昨今流行りの感動の押し売りとは対極の作品なるも、LOHAS(ロハス)やスローフードといった現代の気分、流行を取り入れている。
なんといっても主演の小林聡美が好演。共演の片桐はいり、もたいまさこもいい味を出していた。はいりは南海キャンディーズのしずちゃん(山崎静代)、もたいは室井滋あたりにやらせる手もあったか。しかし、主演だけは小林聡美以外の配役は考えられない。それぐらいハマっていたように思う。
見ず知らずの土地で店を開き、次第に地元の人々に受け入れられるという設定・展開は、「ショコラ」や「魔女の宅急便」などを想起させ、既視感が漂う。大半が食堂内部のシーンでやや退屈。日本かぶれの青年が何度もしつこく登場するのがうっとうしい。せっかくフィンランドまで行ったのだから、もう少し現地の風物などを見せてほしかったところ。

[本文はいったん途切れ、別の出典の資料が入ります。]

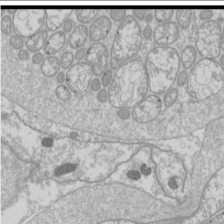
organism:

しかし、小林聡美の演技がそれらの弱点を補って余りある。彼女の台詞、表情、立ち居振舞いを観るだけでも、料金分の価値はある。
その証拠に、エンディングロールで席を立つ客がほとんどいなかった。あそこで井上陽水を使うのは「反則」かもしれないが。特に「クレイジーラブ」の2番の歌詞がいい。特に「特に意味がないから〜」と落とすあたり。